Science Archives in the 21st Century
The typical sequence of events in data archiving is with a mission getting flown; the data being returned to and analyzed by the team; the data being cleaned up; and finally, the data being archived. It is our belief that this chain of events is fundamentally flawed since the act of archiving data is often not an integral part of the mission. Furthermore, the people most knowledgeable about the data have generally moved on to the next mission and the archiving of data is an afterthought, if even thought about at all. Cleaning and validating data are costprohibitive as well as resource intensive in terms of labor and computing hardware. If done at the end of missions, money is often so tight that there is little incentive to continue with an archive.
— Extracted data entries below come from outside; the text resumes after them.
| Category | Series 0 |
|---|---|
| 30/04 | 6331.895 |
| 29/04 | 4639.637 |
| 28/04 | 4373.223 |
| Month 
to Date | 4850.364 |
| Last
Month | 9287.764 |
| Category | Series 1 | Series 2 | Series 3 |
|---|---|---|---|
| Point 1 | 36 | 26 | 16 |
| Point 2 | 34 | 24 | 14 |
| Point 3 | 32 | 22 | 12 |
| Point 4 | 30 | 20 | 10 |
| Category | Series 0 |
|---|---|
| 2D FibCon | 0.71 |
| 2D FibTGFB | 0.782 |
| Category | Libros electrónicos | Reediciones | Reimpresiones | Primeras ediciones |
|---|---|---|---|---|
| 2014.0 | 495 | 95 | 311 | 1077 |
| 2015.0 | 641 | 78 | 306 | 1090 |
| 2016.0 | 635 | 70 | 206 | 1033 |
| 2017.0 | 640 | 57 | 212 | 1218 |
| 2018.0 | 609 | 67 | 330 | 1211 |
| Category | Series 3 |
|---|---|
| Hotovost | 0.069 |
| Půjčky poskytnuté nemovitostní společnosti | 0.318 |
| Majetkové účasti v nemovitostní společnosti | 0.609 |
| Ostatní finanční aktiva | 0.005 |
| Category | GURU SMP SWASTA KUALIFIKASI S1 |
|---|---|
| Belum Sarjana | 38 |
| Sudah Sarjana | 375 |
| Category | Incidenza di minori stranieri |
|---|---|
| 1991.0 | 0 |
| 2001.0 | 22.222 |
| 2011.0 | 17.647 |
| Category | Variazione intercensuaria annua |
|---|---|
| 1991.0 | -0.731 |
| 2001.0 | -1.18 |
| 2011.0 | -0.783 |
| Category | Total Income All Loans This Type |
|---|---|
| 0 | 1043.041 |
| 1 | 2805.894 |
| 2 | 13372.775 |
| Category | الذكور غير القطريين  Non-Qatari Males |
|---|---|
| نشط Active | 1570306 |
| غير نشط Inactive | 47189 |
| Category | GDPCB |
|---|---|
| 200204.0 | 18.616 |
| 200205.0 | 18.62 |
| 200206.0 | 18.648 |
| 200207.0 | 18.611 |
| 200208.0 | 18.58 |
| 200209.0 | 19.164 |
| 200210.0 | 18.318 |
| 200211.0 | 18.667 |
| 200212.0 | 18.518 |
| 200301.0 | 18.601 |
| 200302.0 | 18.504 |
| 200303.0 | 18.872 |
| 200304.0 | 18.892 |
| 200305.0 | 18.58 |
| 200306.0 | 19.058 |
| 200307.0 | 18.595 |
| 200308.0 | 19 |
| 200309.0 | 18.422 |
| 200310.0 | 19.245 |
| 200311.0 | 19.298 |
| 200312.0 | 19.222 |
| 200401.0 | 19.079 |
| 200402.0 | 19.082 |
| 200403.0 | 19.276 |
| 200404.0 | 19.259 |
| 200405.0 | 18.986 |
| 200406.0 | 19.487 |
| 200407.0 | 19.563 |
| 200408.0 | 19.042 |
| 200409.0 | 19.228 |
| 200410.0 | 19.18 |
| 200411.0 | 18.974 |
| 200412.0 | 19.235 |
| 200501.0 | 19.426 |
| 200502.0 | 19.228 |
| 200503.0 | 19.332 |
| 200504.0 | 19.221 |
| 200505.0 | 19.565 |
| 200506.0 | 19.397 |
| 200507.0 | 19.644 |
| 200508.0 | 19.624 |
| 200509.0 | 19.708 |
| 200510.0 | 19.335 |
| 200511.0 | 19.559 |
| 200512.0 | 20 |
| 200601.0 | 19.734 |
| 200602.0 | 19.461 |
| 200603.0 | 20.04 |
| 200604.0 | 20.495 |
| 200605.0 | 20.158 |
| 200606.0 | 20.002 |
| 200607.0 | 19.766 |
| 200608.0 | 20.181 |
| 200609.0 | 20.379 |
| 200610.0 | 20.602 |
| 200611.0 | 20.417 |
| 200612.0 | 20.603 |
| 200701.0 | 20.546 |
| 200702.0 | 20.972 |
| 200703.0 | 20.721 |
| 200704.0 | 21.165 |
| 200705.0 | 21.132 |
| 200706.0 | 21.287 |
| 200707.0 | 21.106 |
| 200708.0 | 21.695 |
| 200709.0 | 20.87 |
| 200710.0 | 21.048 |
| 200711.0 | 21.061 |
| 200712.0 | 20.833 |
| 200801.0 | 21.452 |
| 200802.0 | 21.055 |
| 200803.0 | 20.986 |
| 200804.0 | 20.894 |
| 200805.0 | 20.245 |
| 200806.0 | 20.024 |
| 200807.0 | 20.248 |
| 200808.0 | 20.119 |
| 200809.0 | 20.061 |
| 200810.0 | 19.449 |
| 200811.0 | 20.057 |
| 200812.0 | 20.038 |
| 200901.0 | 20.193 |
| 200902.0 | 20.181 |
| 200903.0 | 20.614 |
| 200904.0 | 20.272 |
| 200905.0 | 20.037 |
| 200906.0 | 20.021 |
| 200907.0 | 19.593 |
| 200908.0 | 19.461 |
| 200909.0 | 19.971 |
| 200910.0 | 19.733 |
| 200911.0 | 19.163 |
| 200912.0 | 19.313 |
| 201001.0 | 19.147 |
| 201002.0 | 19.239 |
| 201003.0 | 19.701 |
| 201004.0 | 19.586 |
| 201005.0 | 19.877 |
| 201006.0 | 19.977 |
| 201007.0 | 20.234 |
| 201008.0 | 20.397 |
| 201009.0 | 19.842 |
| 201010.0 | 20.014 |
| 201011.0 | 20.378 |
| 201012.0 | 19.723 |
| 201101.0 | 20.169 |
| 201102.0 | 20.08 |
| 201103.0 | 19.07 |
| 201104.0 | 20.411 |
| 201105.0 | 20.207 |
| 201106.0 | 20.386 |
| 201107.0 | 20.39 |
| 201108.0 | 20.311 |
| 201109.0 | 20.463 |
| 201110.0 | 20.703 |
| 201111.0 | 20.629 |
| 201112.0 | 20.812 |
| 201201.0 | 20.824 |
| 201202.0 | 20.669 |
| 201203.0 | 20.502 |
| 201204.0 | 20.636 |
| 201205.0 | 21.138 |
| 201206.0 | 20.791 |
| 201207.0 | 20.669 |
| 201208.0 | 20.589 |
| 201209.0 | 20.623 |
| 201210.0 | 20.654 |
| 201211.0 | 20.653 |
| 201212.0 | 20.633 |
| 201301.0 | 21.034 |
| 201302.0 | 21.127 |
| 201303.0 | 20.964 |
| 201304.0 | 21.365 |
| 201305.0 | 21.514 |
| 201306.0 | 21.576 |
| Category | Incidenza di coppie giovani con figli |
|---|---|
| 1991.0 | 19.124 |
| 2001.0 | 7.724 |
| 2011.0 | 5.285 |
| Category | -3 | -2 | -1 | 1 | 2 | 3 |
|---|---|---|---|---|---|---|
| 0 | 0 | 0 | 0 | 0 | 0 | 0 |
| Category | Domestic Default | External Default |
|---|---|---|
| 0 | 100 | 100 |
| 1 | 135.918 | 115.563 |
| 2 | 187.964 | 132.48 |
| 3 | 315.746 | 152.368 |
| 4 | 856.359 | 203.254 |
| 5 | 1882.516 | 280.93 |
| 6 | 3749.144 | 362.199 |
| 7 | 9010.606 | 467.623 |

Furthermore, space physicists have their own ways of handling data resulting in difficulty for interested observers outside the mission.
These dilemmas can be resolved by making the data used by the instrument team identical to the one that is to be archived. To achieve this, we must develop an ideal data format that is: usable by an instrument team, usable by an archival site, and usable by future scientists analyzing the data. In our framework terminology, what the provider uses for their needs should be identical to what is packaged as a submission information package (SIP) and submitted to archival storage.
Standardizing on a single data format can be achieved by first agreeing to a standard meta-data such as what the SPASE group is doing. The next step is for the space science community to develop a new standard data storage format to which others can agree to use.
The advantages of this approach allow others to develop value added services such as what the virtual observatories are doing as well as allowing instrument teams to continue creating valuable data products throughout the life of the mission that are immediately able to be archived. With this approach, the data is immediately usable to both the instrument team and the general space science community, and will continue to be useful past the life of the mission.
Every instrument group is already defining and distributing data products. However, using a standards based approach, more value added services will become available to the community, thus making the incentive to work with standards easier. As a result, there will be a rich set of tools available to aid the data investigator and data manager alike.
The real challenge is to define what this ideal data storage format would look like. At SwRI, we have developed a data storage format and know some of the challenges of developing a generic data storage format. We know now what we would do differently and what types of things we feel have been done correctly. We plan to discuss what steps can be taken in the future to ensure quality data archives for the entire space science community.